Linux Advanced Character driver Operation Iotcl and blocking IO

Source: Internet
Author: User
Tags case statement min mutex sleep switch case

Linux device-driven iotcl of advanced character-driven operations

Most drivers, in addition to providing read and write to the device, also need to provide hardware-controlled interfaces, such as querying how much resolution a framebuffer device can provide, the time to read an RTC device, and setting up a gpio for high and low power parity. And the realization of the hardware operation ability is usually realized by IOCTL method.

1. Prototype Introduction

The prototype for IOCTL in user space is:

int ioctl (int fd, unsigned long cmd, ...);

The point in the prototype does not represent a variable number of arguments, but rather a

A single optional parameter, traditionally identified as Char *ARGP. These dots are only there to block type checking at compile time. 3rd

The actual characteristics of a parameter depend on the specific control command issued (the 2nd parameter). Some commands do not use parameters, some with an integer

Values, and some use pointers to other data. Using a pointer is a method of passing arbitrary data to the IOCTL call; The device can then exchange any amount of data with user space.

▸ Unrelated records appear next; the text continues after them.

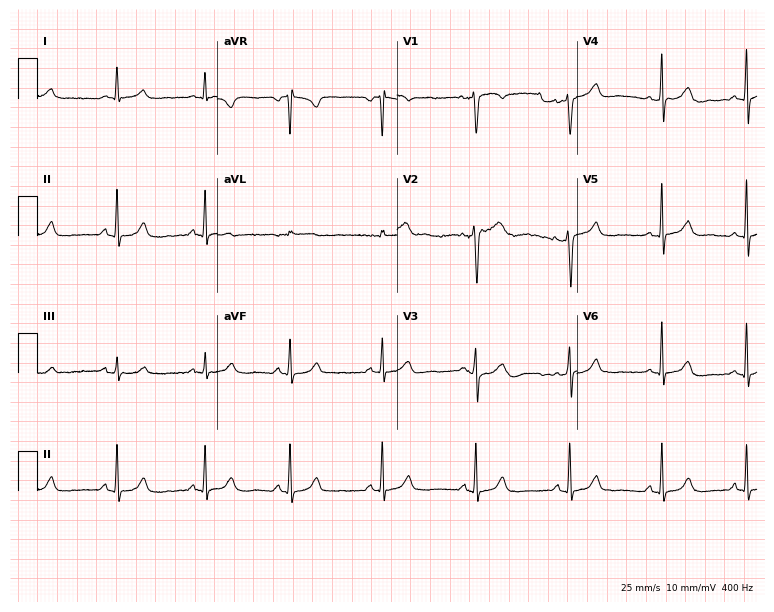
Resting 12-lead electrocardiogram (7.3-second recording at 400 Hz). Patient: a female, 36 years old. Read as a normal ECG.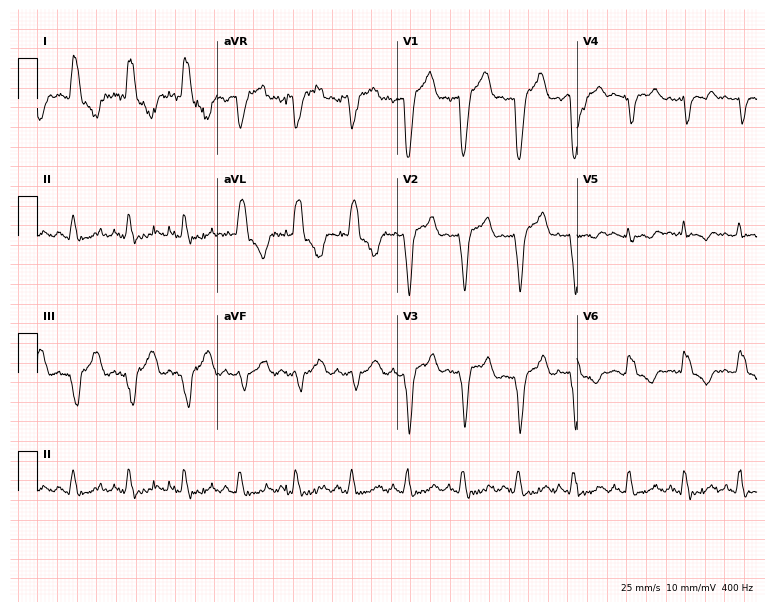
Electrocardiogram (7.3-second recording at 400 Hz), a 62-year-old male. Interpretation includes left bundle branch block (LBBB), sinus tachycardia (a sinus rate of 100 beats per minute or more).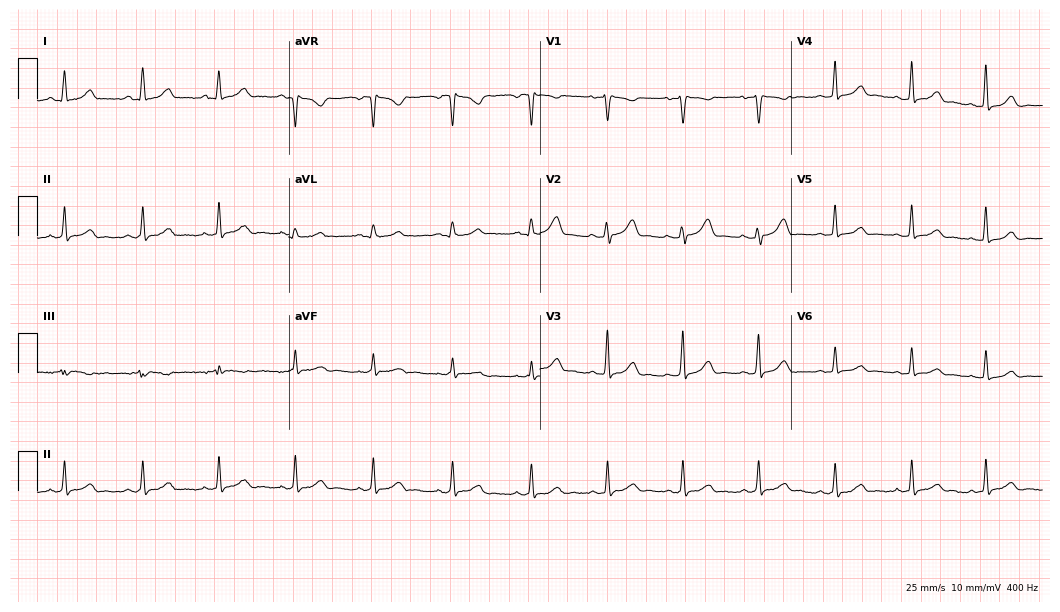
Standard 12-lead ECG recorded from a 34-year-old female. Read as a normal ECG.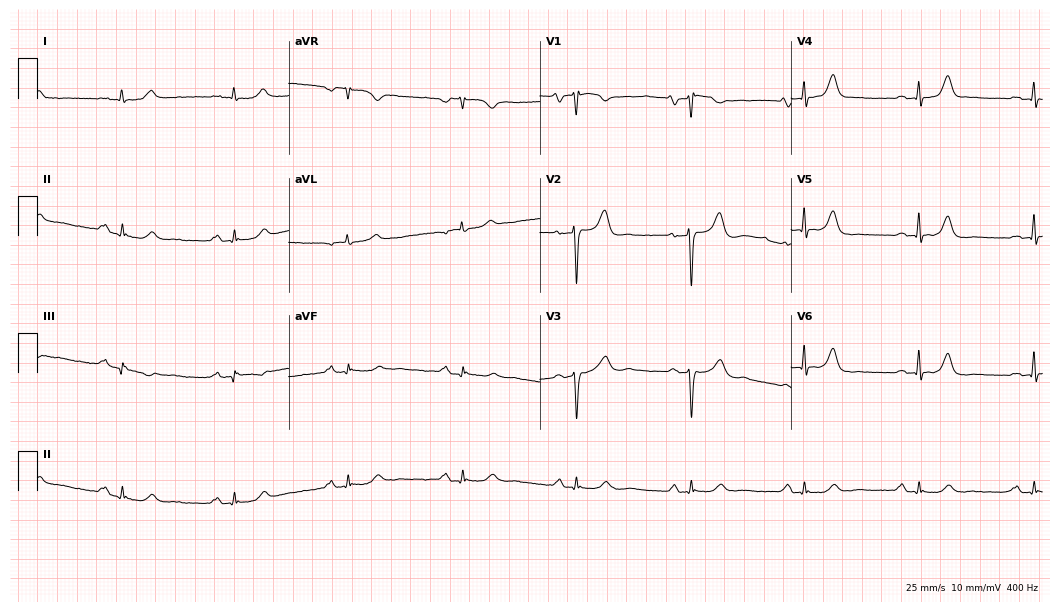
12-lead ECG from a female, 75 years old. No first-degree AV block, right bundle branch block (RBBB), left bundle branch block (LBBB), sinus bradycardia, atrial fibrillation (AF) or sinus tachycardia recorded for this tracing.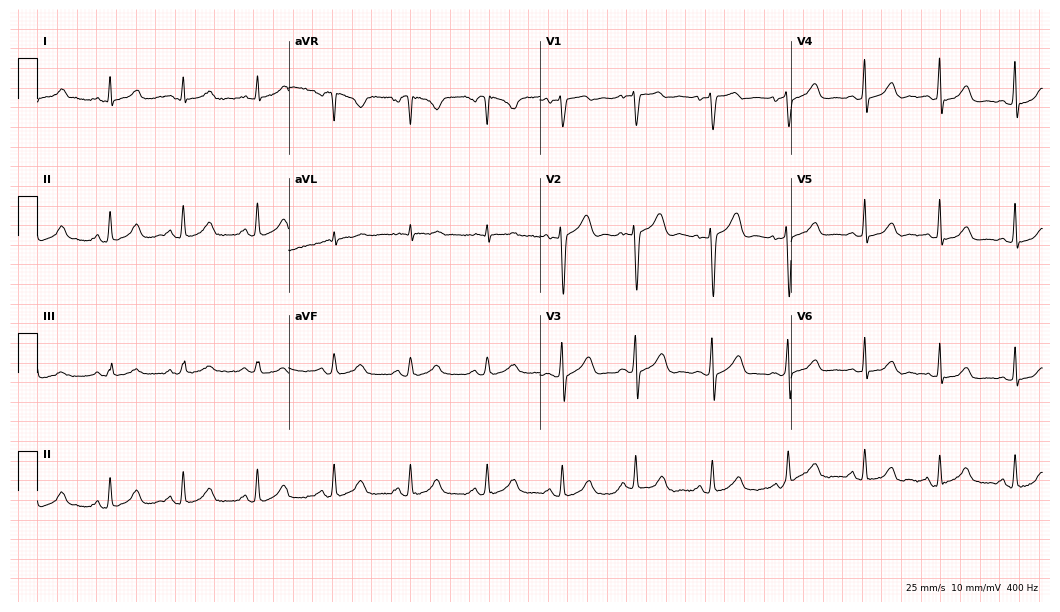
12-lead ECG from a female patient, 32 years old. Labelled as a normal ECG.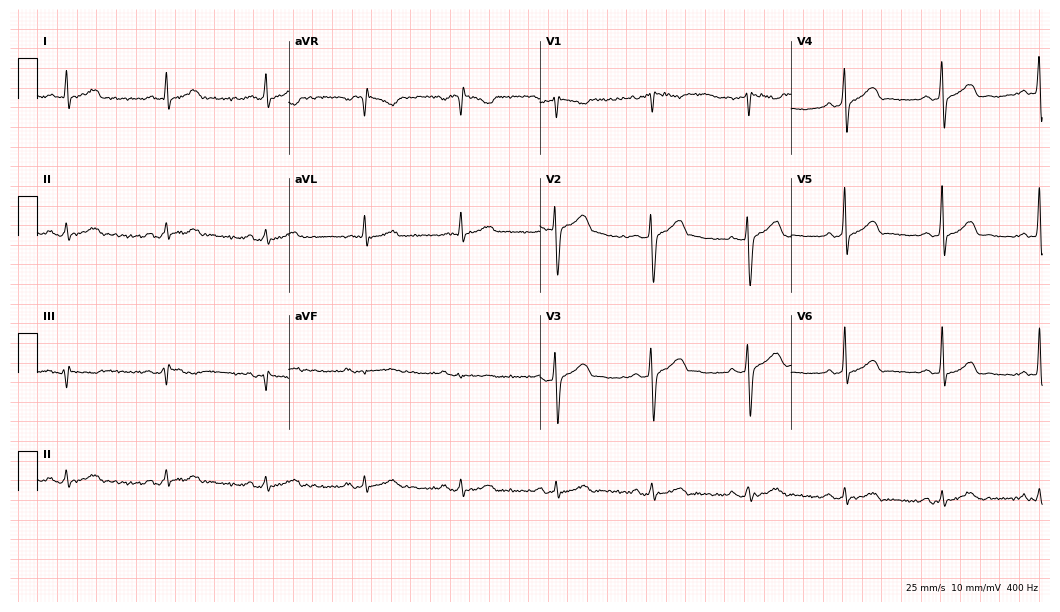
ECG — a 55-year-old male patient. Screened for six findings — first-degree AV block, right bundle branch block, left bundle branch block, sinus bradycardia, atrial fibrillation, sinus tachycardia — none is recorded.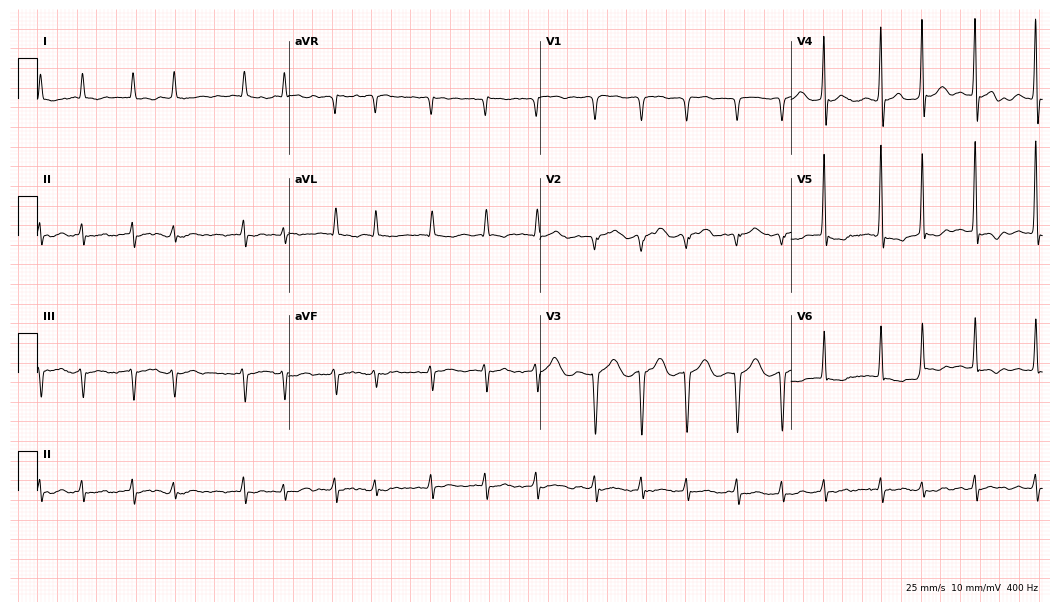
12-lead ECG from a 77-year-old female. Findings include atrial fibrillation.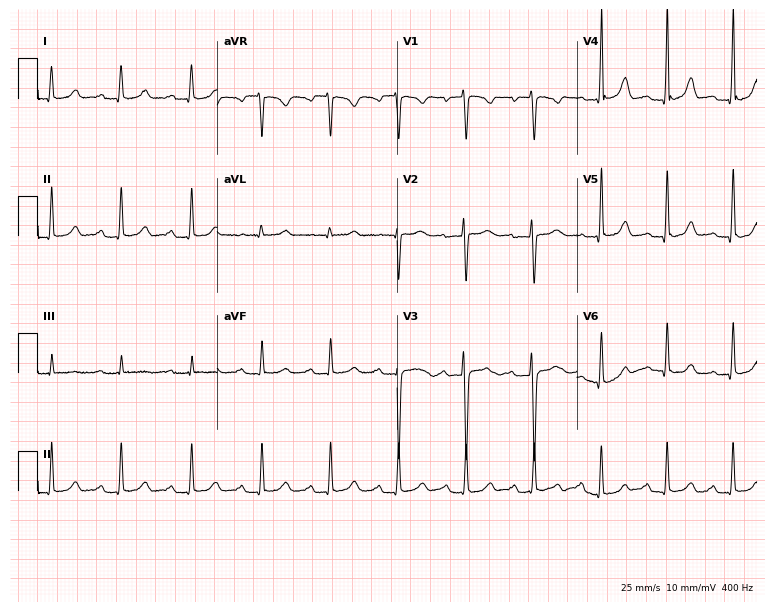
12-lead ECG from a 29-year-old woman. Findings include first-degree AV block.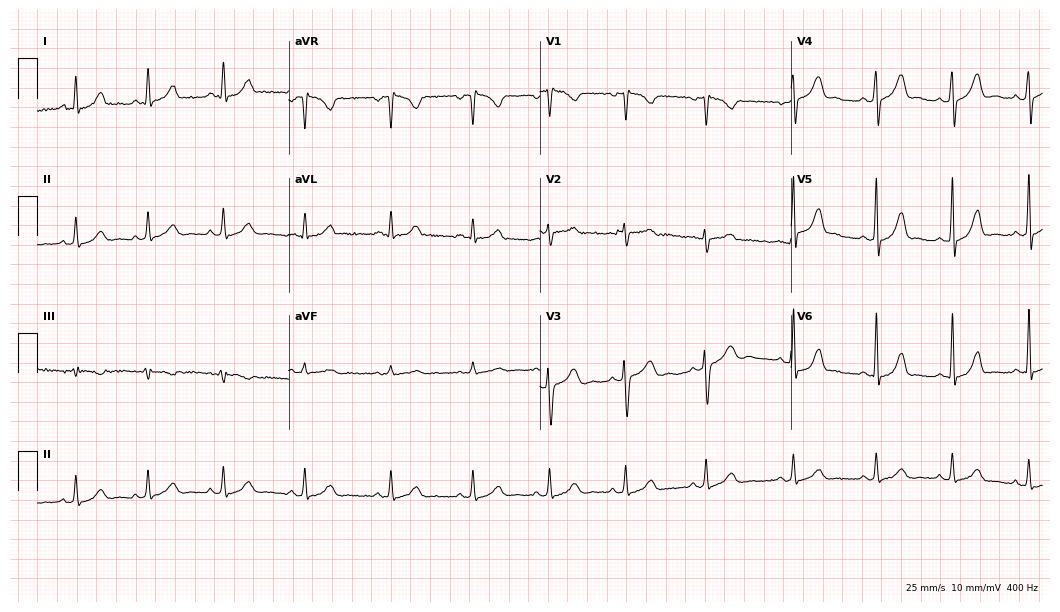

The prototype of IOCTL in kernel space is:

Int (*ioctl) (struct inode *inode, struct file *filp, unsigned int cmd, unsigned long arg);

The inode and Filp pointers are the values of the file descriptor fd that the corresponding application passes, and the same parameters that are passed to the open method. Cmd

The parameter is passed unchanged from the user, and the optional parameter arg parameter passes in the form of a unsigned long, regardless

Whether it is given by the user as an integer or a pointer. If the calling program does not pass the 3rd argument, the driver receives the

The arg value is undefined. The compiler cannot warn you because type checking is turned off on this extra parameter.

2. Choice of IOTCL cmd

Before implementing IOCTL, we should define a set of IOCTL commands, an easy way to use a simple set of numbers, such as 0 to 9. This situation is generally not a problem, but it is best not to do so, ioctl cmd should be in the system is unique, so as to prevent the wrong device to send the correct command. This will not happen if the IOCTL command is unique within the system.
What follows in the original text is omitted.